💡 Inspiration

Microservice teams move fast — but nobody sees the full picture when a change lands. A dev renames a field, merges it, and three hours later Slack is on fire because two downstream services nobody remembered are broken in production.

We've all been there. We wanted to build something that makes the invisible visible — before the merge, not after.


🚀 What it does

Cross-Service Impact Analyzer is a GitLab Duo ambient flow that automatically detects the blast radius of any MR across your entire microservice ecosystem.

The moment a developer opens an MR, the system:

  • 📄 Reads the diff and extracts changed API endpoints and schema fields
  • 🔍 Traverses a live knowledge graph of all service dependencies
  • 🏷️ Classifies every downstream service as BREAKING, DEGRADED, or INFORMATIONAL
  • 💬 Posts a structured impact report directly as an MR comment — with per-team migration checklists, owner contacts, and Slack handles
  • 🔗 Links to an interactive D3.js blast radius visualizer showing exactly how the change propagates hop-by-hop across the system

Zero manual work.

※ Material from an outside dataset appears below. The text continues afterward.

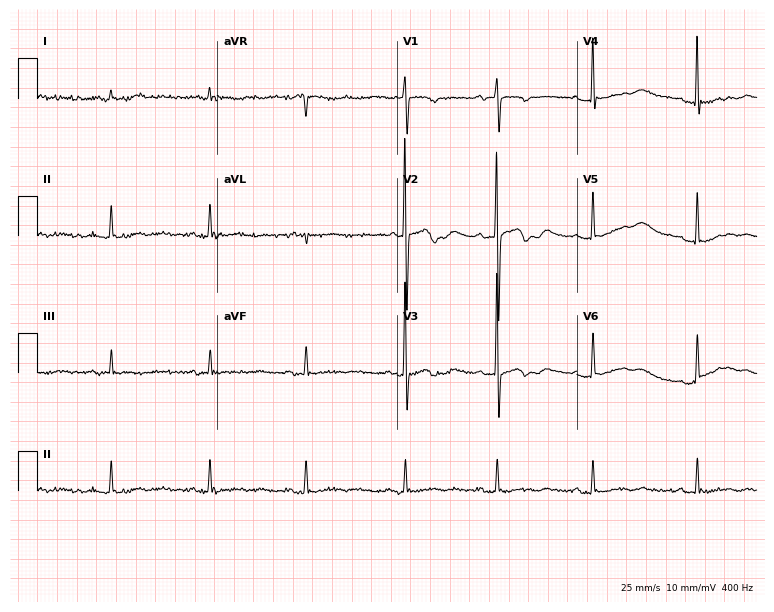
12-lead ECG from an 85-year-old female. No first-degree AV block, right bundle branch block (RBBB), left bundle branch block (LBBB), sinus bradycardia, atrial fibrillation (AF) or sinus tachycardia recorded for this tracing. Findings outside these six are not listed.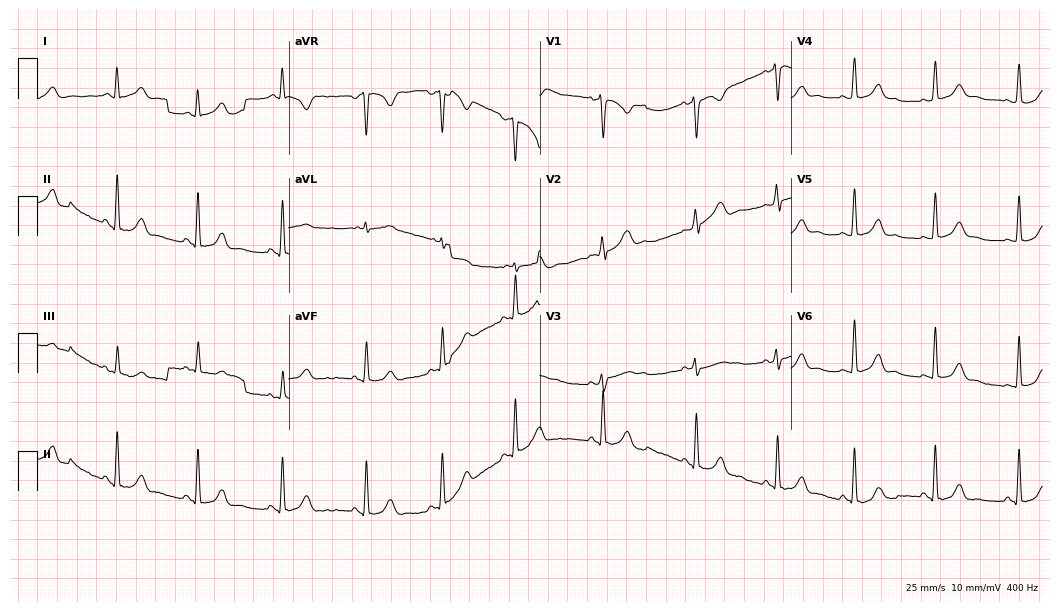
Resting 12-lead electrocardiogram. Patient: a female, 22 years old. Read as a normal ECG.

Zero Slack pings. Everything a reviewer needs, before the first human looks at the code.


🛠️ How we built it

The core insight: if you model your entire system as a graph, blast radius becomes a graph traversal problem — not a documentation problem.

Knowledge Graph

The core of the system is a typed, directed knowledge graph that models every architectural dependency across the microservice ecosystem — not just service-to-service HTTP calls, but every real-world coupling that can carry a blast radius.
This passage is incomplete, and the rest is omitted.